The following notebook magics are also enabled:

  • %fs, which is the same as making dbutils.fs calls. See Mix languages.

  • %sh, which runs a command by using the cell magic %%script on the local machine. This does not run the command in the remote Databricks workspace. See Mix languages.

  • %md and %md-sandbox, which runs the cell magic %%markdown. See Mix languages.

  • %sql, which runs spark.sql. See Mix languages.

  • %pip, which runs pip install on the local machine. This does not run pip install in the remote Databricks workspace. See Manage libraries with %pip commands.

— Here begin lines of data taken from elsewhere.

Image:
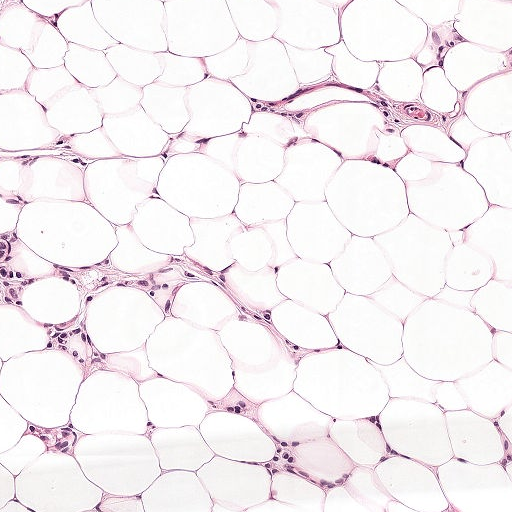
H&E-stained section of a sentinel lymph node (breast cancer), from a whole-slide image, viewed at about 10×: the field is about 0.5 mm across, about 0.97 µm per pixel.
Question:
Does this lymph node field contain metastatic tumour?
Answer:
Yes.
Outlines of four tumour regions, largest first (closed clockwise paths, crop pixels): region 1: (52, 312), (59, 312), (77, 318), (85, 326), (94, 342), (109, 353), (109, 360), (106, 364), (96, 370), (88, 370), (70, 362), (58, 350), (44, 343), (37, 332), (37, 324); region 2: (20, 420), (71, 422), (82, 427), (80, 442), (70, 454), (58, 452), (35, 441), (30, 436), (28, 429); region 3: (0, 227), (10, 228), (13, 232), (9, 254), (10, 267), (15, 271), (27, 276), (24, 290), (14, 306), (0, 310); region 4: (511, 35), (511, 67), (503, 64), (505, 64), (505, 63), (503, 60), (502, 55), (504, 40).
The annotated tumour makes up under 5% of the crop.
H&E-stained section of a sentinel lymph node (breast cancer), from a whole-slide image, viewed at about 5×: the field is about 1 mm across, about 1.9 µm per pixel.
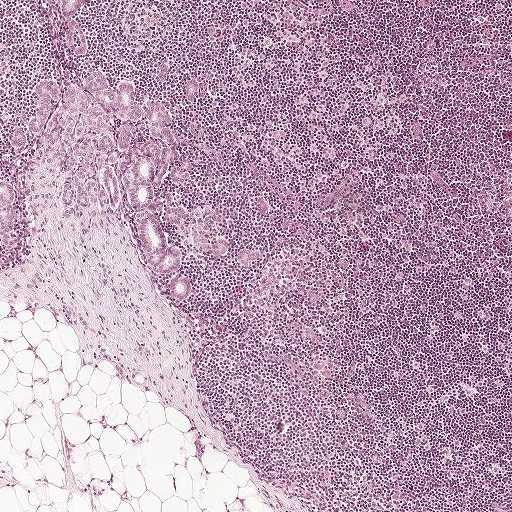
Outlines of eight tumour regions, largest first (closed clockwise paths, crop pixels): region 1: (93, 71), (132, 85), (138, 106), (170, 103), (191, 178), (168, 189), (186, 224), (162, 223), (190, 298), (172, 297), (142, 262), (124, 204), (72, 219), (38, 160), (18, 206), (21, 244), (1, 244), (0, 181), (27, 184), (30, 156), (11, 143), (20, 126), (32, 146), (38, 81); region 2: (198, 206), (204, 209), (206, 206), (210, 206), (216, 214), (216, 220), (212, 227), (206, 231), (198, 230), (207, 240), (207, 246), (205, 248), (190, 243), (186, 245), (183, 244), (183, 231), (196, 221), (194, 212); region 3: (74, 18), (87, 35), (87, 50), (85, 55), (79, 56), (70, 52), (66, 40), (66, 29), (70, 20); region 4: (58, 0), (83, 0), (76, 16), (71, 19), (66, 19), (59, 11); region 5: (242, 248), (257, 249), (260, 252), (259, 258), (251, 261), (247, 265), (240, 263), (237, 256); region 6: (219, 239), (227, 240), (228, 244), (227, 249), (218, 259), (213, 258), (212, 244); region 7: (191, 78), (196, 78), (198, 84), (198, 91), (191, 99), (187, 98), (186, 97), (186, 93), (185, 89), (186, 83); region 8: (162, 63), (168, 66), (168, 73), (165, 81), (161, 80), (160, 80), (160, 77), (158, 76), (158, 73), (160, 70), (160, 64).
Region 3 encloses a non-tumour hole of about 20% of its area.
About 10% of this field is tumour.
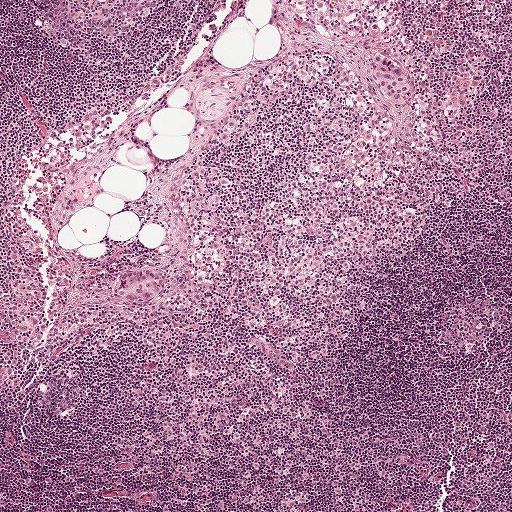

  • %run, which runs another notebook. See Orchestrate notebooks and modularize code in notebooks.

    Note

    To enable %run, you must first install the nbformat library by running the following command in your local development machine’s terminal:

    pip install nbformat
    

Additional features that are enabled include:

  • Spark DataFrames are converted to pandas DataFrames, which are displayed in Jupyter table format.

Limitations

Limitations of running cells in notebooks in Visual Studio Code include:

  • The notebooks magics %r and %scala are not supported and display an error if called. See Mix languages.

  • The notebook magic %sql does not support some DML commands, such as Show Tables.